Time and the Impossible: Bataille’s Critique of Temporal Thought

Kazimir Malevic, Knife Grinder, (1912)

To the question of “what exists?” in the event of the me that dies, Georges Bataille, in lieu of a straight answer, responds with a riddle: “time is only an empty absurdity.”1placeholder

The obscure statement is in keeping with what Bataille believes is the only viable way to discourse on this perennial subject of philosophy. Time is “not the synthesis of being and nothingness,” Bataille argues, apparently taking an aim at the Hegel model. Whereas Hegel conceives being and nothing as fundamentally absence of determination and content – such that, in Hegel’s words, they are the “same” and yet, paradoxically, “are not undistinguished from each other”2placeholder – Bataille maintains that such a distinction conflicts with the primacy of time as the site wherein being and nothingness are implicit. At this point, the argument runs up against a dilemma: the affirmation of time’s existence. To affirm the existence of time is to make an “empty assertion,” according to Bataille, which “gives less the vague attribute of existence to time than the nature of time to existence.”3placeholder

How can we grasp the nature of time, then, without alluding to its perceived existence? What are the main hurdles in the formal theorisation of time?

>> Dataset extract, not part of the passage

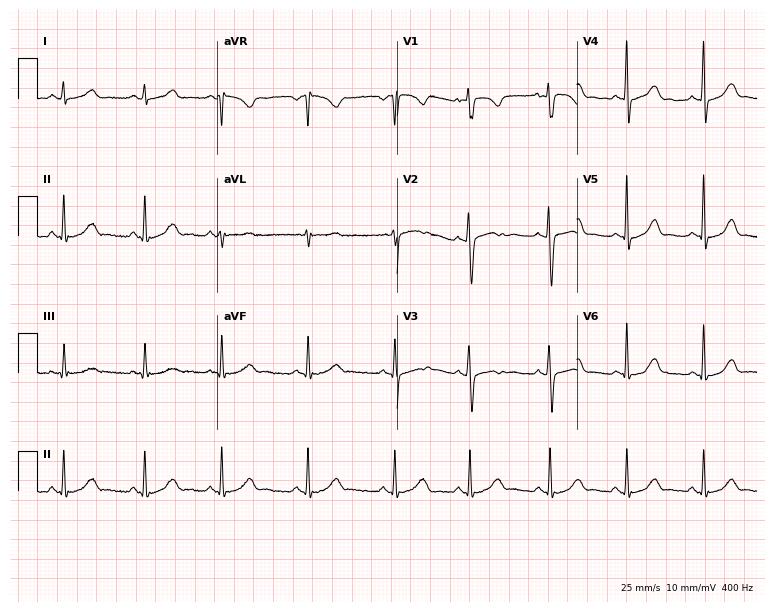
12-lead ECG (7.3-second recording at 400 Hz) from a 29-year-old female. Screened for six findings — first-degree AV block, right bundle branch block (RBBB), left bundle branch block (LBBB), sinus bradycardia, atrial fibrillation (AF), sinus tachycardia — none is recorded. Other findings, if any, are not listed.

For Bataille, any attempt to define or establish a context of time severs the notion from its essence, its semblance of real time. “The existence of time does not even require the objective position of time as such…,” Bataille notes, since real time means the “flight and the collapse of any object that understanding sought to give itself both as a value and as a fixed object.” A projection of real time into an objective region would produce what Bataille describes as an “ecstatic vision” of a “catastrophe destroying that which founds this region.”4placeholder

The “I” that dwells in time, from whom time is bestowed its perceived presence and legitimacy, and whose condition of being is measured by spatial as well as temporal terms – this “I” is also lost in the catastrophe, not as a consequence of the destruction of the objective region, but, conversely, “the existence of things is impoverished in comparison with that of the me,” Bataille writes.5placeholder Since the existence of things only assumes value for me – in other words the thinghood is bound up with the totality of the I – and insofar as the notion of time is essentially future-oriented, unable to extract itself from the linearity and be posed in “ecstasy”, every lived moment entails, Bataille continues, “preparations for execution,” one that cannot “enclose the death it brings,” for to do so suggests that death is not a definitive end but an end point enclosed in life – and is indeed part of the continuum; the execution is “itself projected into this death, which encloses it.”6placeholder

According to Bataille’s biographer Michel Surya, Bataille had this quality of “not preferring essence to existence, of not speaking of human nature, but of its condition.”7placeholder This drift from the formalist dialectic rendered the problem of time incidental to Bataille’s overall thoughts. Bataille did not like time, Surya claims, “either historical time or political time.”8placeholder The model that best expressed his principal tenets was time retaining its concrete temporality, a palpable time consisting of nothing other than the ephemeral and irrecoverable “nowness” – “suspended time,” as Surya terms it, that operates “without calculation, without project, without end and without salvation of any sort.”9placeholder The very idea of prospect bastardises real time into something estranged from the sum of lived reality.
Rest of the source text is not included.